Now we can create a notebook or console that uses our "demo-env" kernel. (This will be the name we gave to
the ipython kernel
command, not the conda create
command - if those were different.) Here's what my
launcher looks like (I have quite a few kernels).
If you click on the "demo-env" box under "Notebooks", you'll get a normal notebook. But if you look in the upper-right corner, you'll see it says "demo-env". Normally that would say "Python" or "Python 3". That tells us what kernel the notebook is using. If you click on it, you'll get a pop up box that lets you pick a different kernel - so if you started a notebook using the base "Python 3" kernel, you can always switch to a custom kernel, for example.
Note that if you do switch kernels, it's like any other kernel restart - you lose any variables/functions/etc. that were defined in the notebook, and you'll have to run all your code from scratch.

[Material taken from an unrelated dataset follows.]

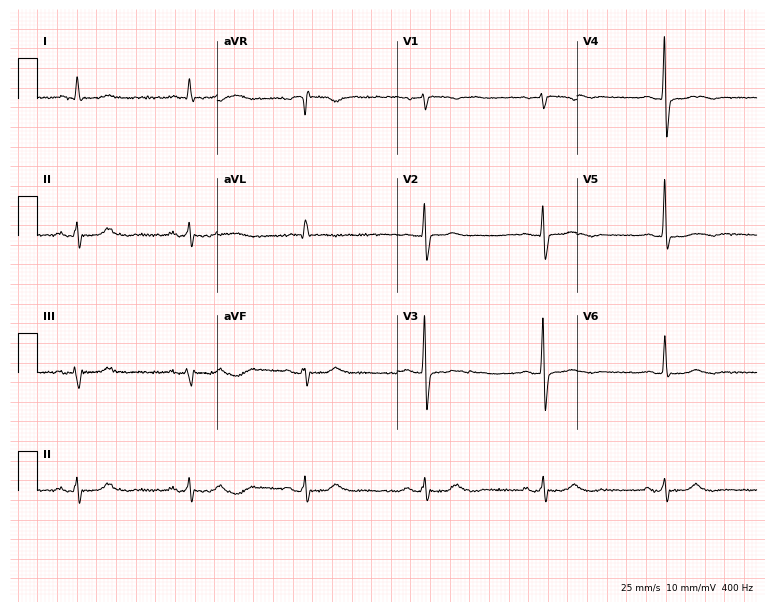
ECG (7.3-second recording at 400 Hz) — a male patient, 71 years old. Findings include sinus bradycardia (a sinus rate of 50 beats per minute or less).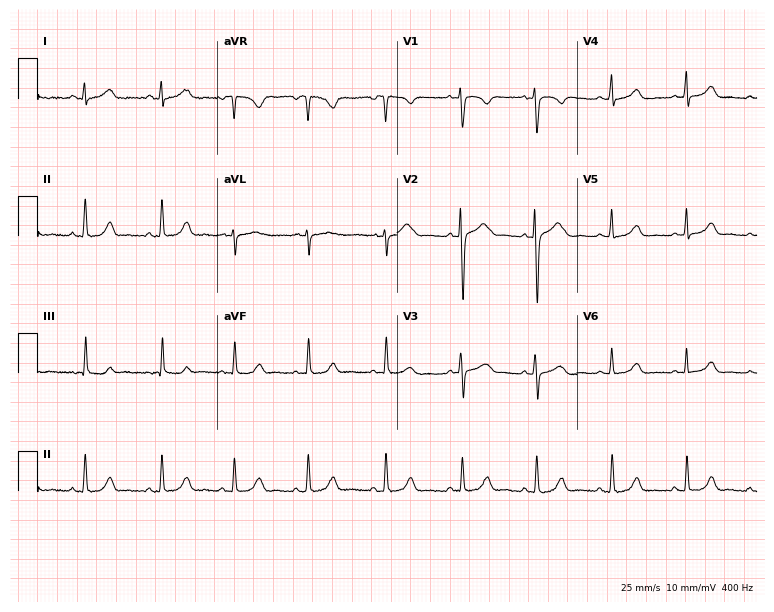
Standard 12-lead ECG recorded from a 27-year-old female (7.3-second recording at 400 Hz). None of these six findings is recorded: first-degree AV block, right bundle branch block (RBBB), left bundle branch block (LBBB), sinus bradycardia, atrial fibrillation (AF), sinus tachycardia. Findings outside these six are not listed.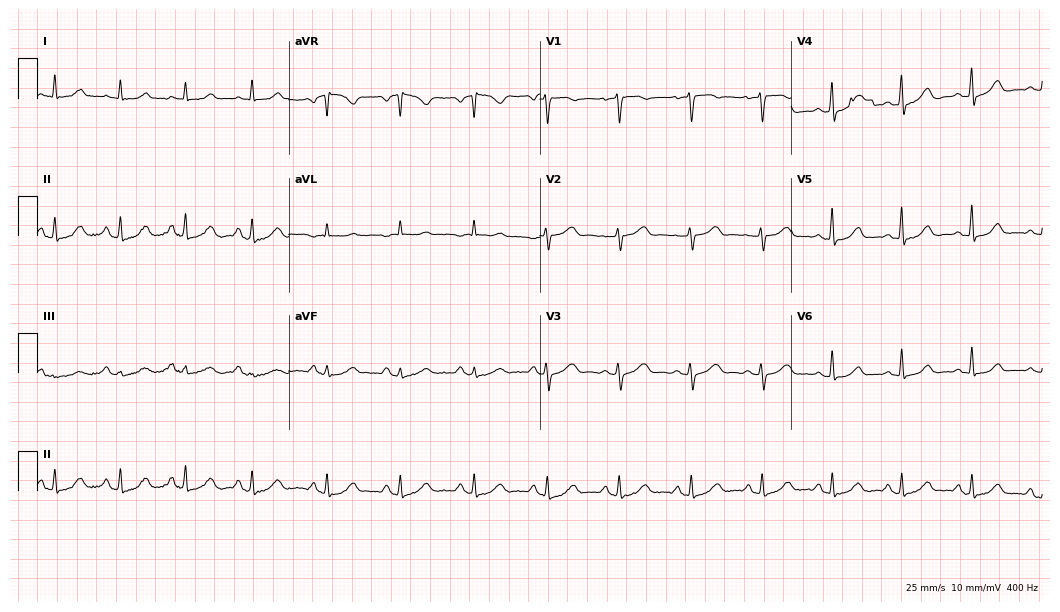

We can prove this is using a different environment a few ways. First run the code below in your notebook:
import sys
sys.executable
You'll see this points to something like /home/josh/anaconda3/envs/demo-env/bin/python
; notice that it's under
envs
. Your normal Python executable, with Anaconda, would be something like /home/josh/anaconda3/bin/python
.
Second, try to import a package installed in the "base" environment that you didn't install in this one, like numpy
.
You'll get an ImportError
.
Now you can install packages in this environment, and not worry about screwing up other environments. As long as you create one environment for each project you're working on, you don't have to worry about one project messing up another one. Speaking of installing...
You'll want to install packages from the command line. Don't use the
%conda
magic in the notebook
as that will affect the "base" environment and not our custom one! Instead, go to the terminal and activate
your environment, e.g.
(base) $ conda activate demo-env
(demo-env) $
Then you can use conda install
to install new packages:
(demo-env) $ conda install numpy
If you ever need to clean up an environment, you'll want to both 1) delete the environment and 2) delete the kernel. (If you don't delete the kernel, you just have a kernel that will try to call a Python that doesn't exist.) To delete the environment, make sure it's not the active environment, then do:
(base) $ conda env remove -n demo-env
Remove all packages in environment /home/josh/anaconda3/envs/demo-env:
replacing "demo-env" with whatever you called your environment. Even if it doesn't list any packages, this message means it succeeded. Then to delete the kernel, do:
(base) $ jupyter kernelspec uninstall demo-env
Kernel specs to remove:
demo-env /home/josh/.local/share/jupyter/kernels/demo-env
Remove 1 kernel specs [y/N]: y
[RemoveKernelSpec] Removed /home/josh/.local/share/jupyter/kernels/demo-env
Answer "y" when prompted, and this message indicates the kernel was removed - it should no longer show up as an option for your notebooks in Jupyter Lab.